We use the four methods discussed above to reconstruct finger-vein images with a spot or stain, that is, an irregular incompleteness needs to be reconstructed. The encoder-decoder generative network is trained with a constant learning rate of 0.0001.The inpainting results for single irregular-region incomplete using the four loss functions are shown in Fig. 8. High-quality inpainting results are not only clear on the finger-vein vascular networks but also consistent with surrounding regions, where the finger-vein images are spots or stains at different shapes. In practice, L2+adv and L1+adv loss produce blurred images without smooth edges of veins. The pixel values of vein region are obviously lost based on L2 loss. Compared with other methods, a smooth and complete finger-vein network is generated based on the method proposed in this paper. Table 1 shows qualitative results from these experiments. As shown in Table 1, our method achieves the lowest mean L1 loss and the highest PSNR.

Fig. 8.
figure 8

Performance comparisons use four methods to inpainting single irregular-region incomplete.

Table 1. Numerical comparison on single irregular-region incomplete with four methods.

4.2 Multiple Irregular-Region Incomplete

Similarly, we use the four loss functions to reconstruct finger-vein images with spots or stains, that is, multiple regions need to be reconstructed. The inpainting results for multiple irregular-region incomplete using the four methods are shown in Fig. 9. In practice, methods based on L2+adv and L1+adv loss produce blurred images without smooth edges of veins and pixels gathered together without any rules. Also, L2 loss makes the original pixel value loss more obvious. However, the inpainting images based on the L1 loss function are close to the ground truth images than the other methods. As Table 2 shows, the PSNR value is higher than the other methods. These results mean that the proposed method can achieve higher similarity with the ground-truth images than the other methods.

Fig. 9.
figure 9

Performance comparisons use four methods to inpainting multiple irregular-region incomplete.

Table 2. Numerical comparison on multiple irregular-region incomplete with four methods.

4.3 Square-Region Incomplete

The practicality and effectiveness of the proposed method is verified by the finger-vein images with square-region incomplete. Here, we also use the four methods to reconstruct finger-vein images with square-region incomplete. The inpainting results for square-region incomplete using the four loss functions are shown in Fig. 10. We can see that the results of using our proposed method are closer to the ground-truth images. Blurred images are generated based on L2+adv loss and L1+adv loss. In addition, the pixel values are seriously lost in the masked vein regions. Both visual images and specific data can show that our proposed method is effective (Table 3).

Fig. 10.
figure 10

Performance comparisons use four methods to inpainting square-region incomplete.

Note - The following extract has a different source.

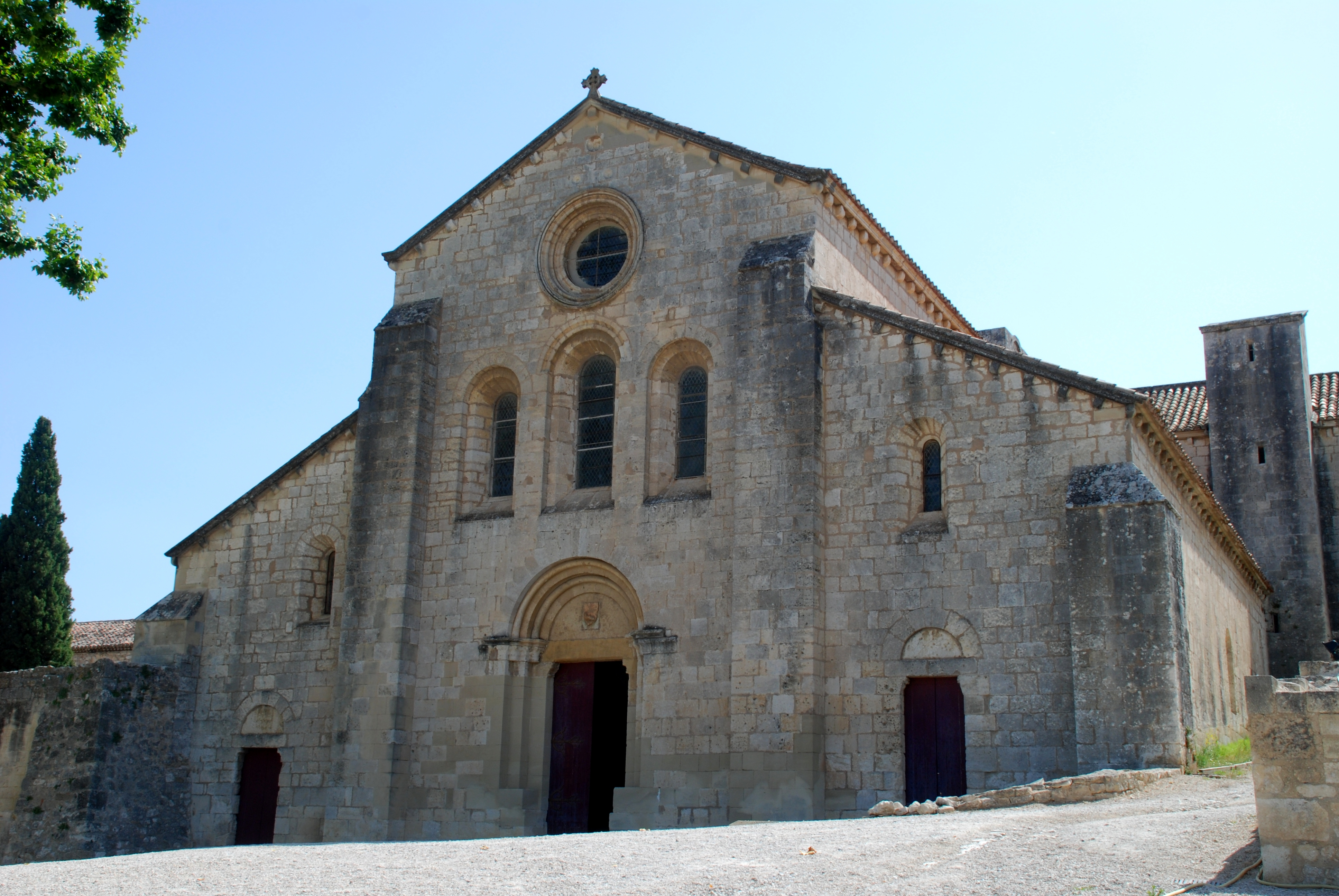 France - Provence - Abbaye de Silvacane

Table 3. Numerical comparison on square-region incomplete with four methods.

5 Conclusion

In this paper, a method for inpainting finger-vein grayscale images with spots or stains based on L1 loss function is proposed. A series of experiments are performed using four methods, and the proposed method is proved to be effective. As a future work, we plan to extend the method to ensure that all indicators are optimal.